Provincial / State sides
- Years: Team / Apps / (Points)
- Scotland Probables /  / ()

International career
- Years: Team / Apps / (Points)
- 1947-1949: Scotland / 7 / (0)

= Ian Lumsden =

Scotland international rugby union player

Ian James Michael Lumsden (6 April 1923 – August 2008) was a Scottish rugby union international.

==Rugby Union career==

===Provincial career===

He represented the Scotland Probables side in 1947.

===International career===

Lumsden, a full-back and occasional fly half, was capped seven times in Tests for Scotland.

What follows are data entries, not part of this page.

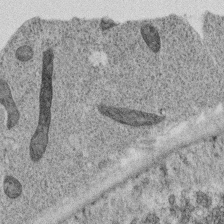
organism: C. elegans
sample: C. elegans oocyte; sperm cells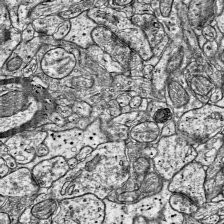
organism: Mouse
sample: Visual Cortex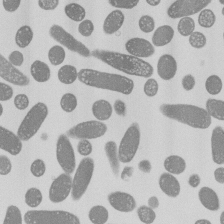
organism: E. coli
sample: Bacterial nucleoid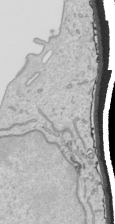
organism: Human
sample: Mitochondria in HCT116 cells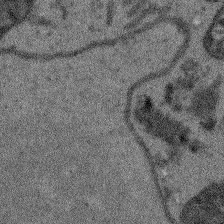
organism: Arabidopsis thaliana
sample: Root tip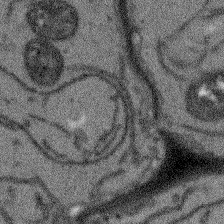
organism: Arabidopsis thaliana
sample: Root tip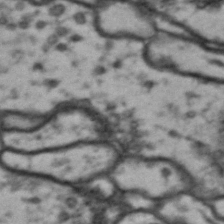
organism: Drosophila
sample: Brain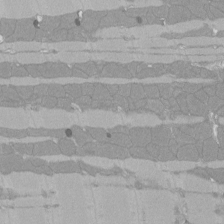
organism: Rat
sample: Left ventricle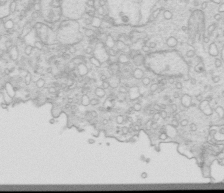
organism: Mouse
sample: Multiciliated cells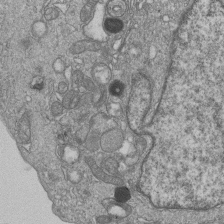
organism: Human
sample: MDA-MB-231 cells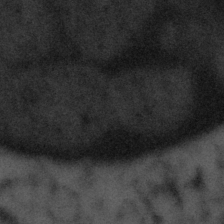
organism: Tuwongella immobilis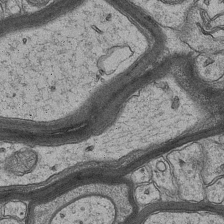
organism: Mouse
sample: CA1 Hippocampus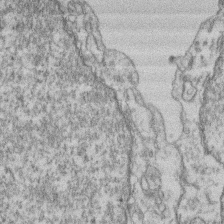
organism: Mouse
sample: T cell stromal cell synapse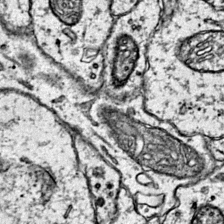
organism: Mouse
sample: Primary visual cortex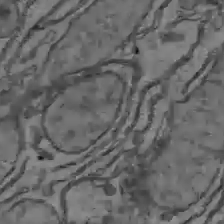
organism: C57BL Mouse
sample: Liver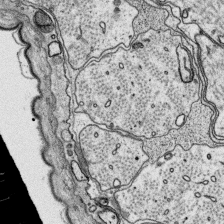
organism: Platynereis dumerilii
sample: Parapodia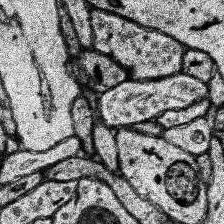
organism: Human
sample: Temporal Lobe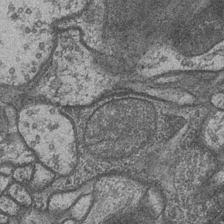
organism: Drosophila
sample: Optic medulla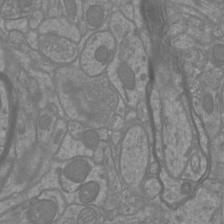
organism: Mouse
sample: Cortical neurons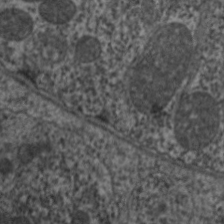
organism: C. elegans
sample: Pharynx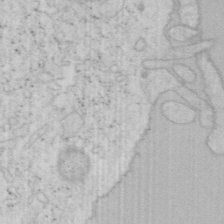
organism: Human
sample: HeLa cells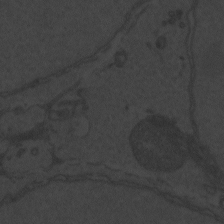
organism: Zebrafish
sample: Macrophage infected with Toxoplasma gondii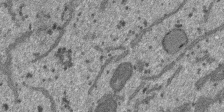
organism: Human
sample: Lung epithelial cells infected with SARS-CoV-2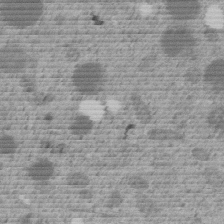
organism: C. elegans
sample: C. elegans embryo early stage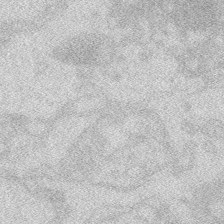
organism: Zebrafish
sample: Macrophage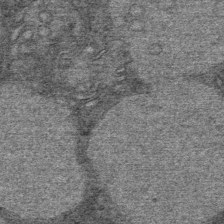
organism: Mouse
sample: Mouse Salivary gland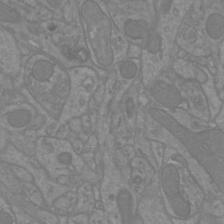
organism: Mouse
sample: Cortical neurons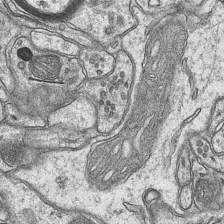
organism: Mouse
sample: CA1 Hippocampus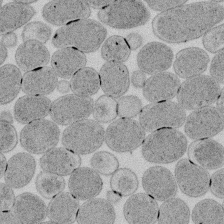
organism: E. coli
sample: Bacterial nucleoid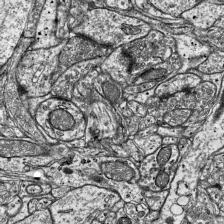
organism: Mouse
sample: Visual Cortex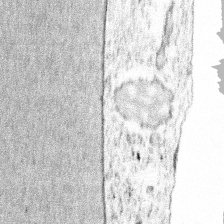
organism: Human
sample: HeLa cells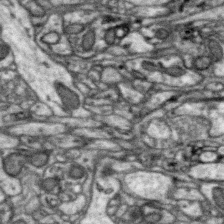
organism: Zebra finch
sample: Brain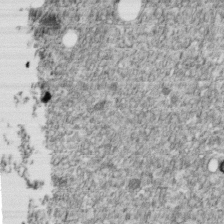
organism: C. elegans
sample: C. elegans embryo early stage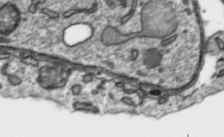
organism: Toxoplasma gondii
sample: Parasites in a vacuole inside a host cell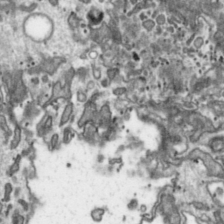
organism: Toxoplasma gondii
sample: Parasites in a vacuole inside a host cell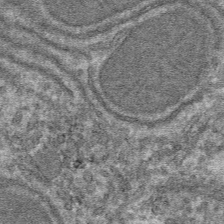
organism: Mouse
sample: Mouse hepatocytes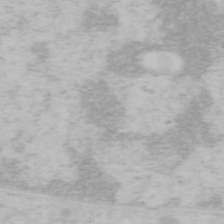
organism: Mouse
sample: OT-I killer T cells with ID8 ovarian cancer cells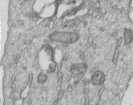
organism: Human
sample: Centriole in RPE cells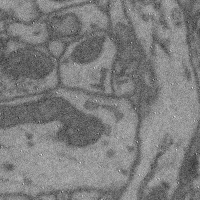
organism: Mouse
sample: Cerebral cortex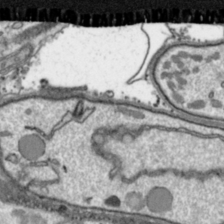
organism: Toxoplasma gondii
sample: Parasites in a vacuole inside a host cell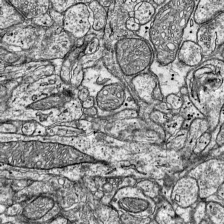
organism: Mouse
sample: Visual Cortex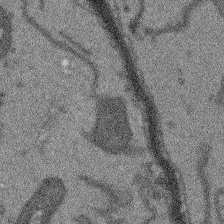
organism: Arabidopsis thaliana
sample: Root tip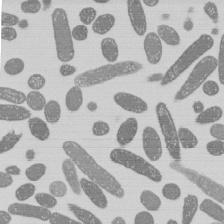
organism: E. coli
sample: Bacterial nucleoid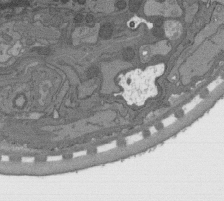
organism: C. elegans
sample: AFD neurons C. elegans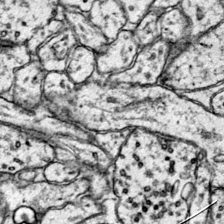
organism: Mouse
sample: Primary visual cortex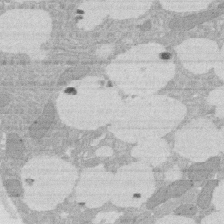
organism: Rat
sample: Salivary granule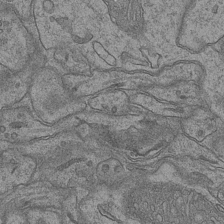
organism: Mouse
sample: CA1 Hippocampus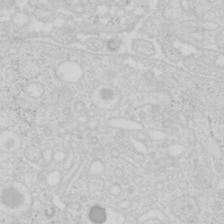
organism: Mouse
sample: Pancreas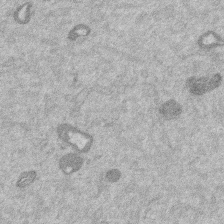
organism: Mouse
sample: Dividing mouse embryo 1 cell stage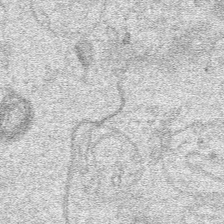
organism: Human
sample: Mitochondria in HCT116 cells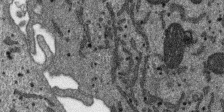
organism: Human
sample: Lung epithelial cells infected with SARS-CoV-2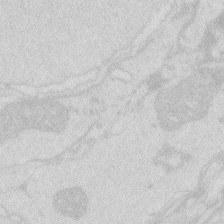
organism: Zebrafish
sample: Macrophage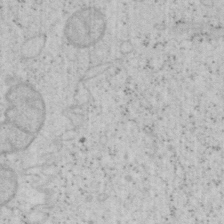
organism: Human
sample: HeLa cells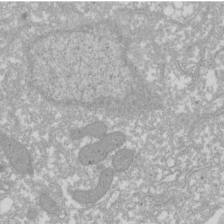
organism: Xenopus
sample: Cilia; centrioles in frog embryo cells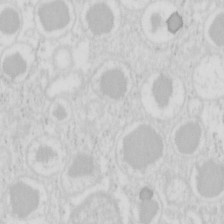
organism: Mouse
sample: Pancreas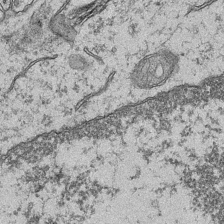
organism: Mouse
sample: CA1 Hippocampus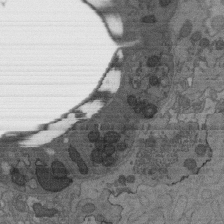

These appearances came in both the 1947 and 1949 Five Nations Championships.

==Cricket career==

He also played first-class cricket with the Scottish national team and the Combined Services during the 1940s. A middle order batsman, Lumsden made 379 runs at 27.07 from his seven first-class matches. He made three half centuries, two of which, including his highest score of 66, came in a drawn match with Warwickshire at Edgbaston in 1948.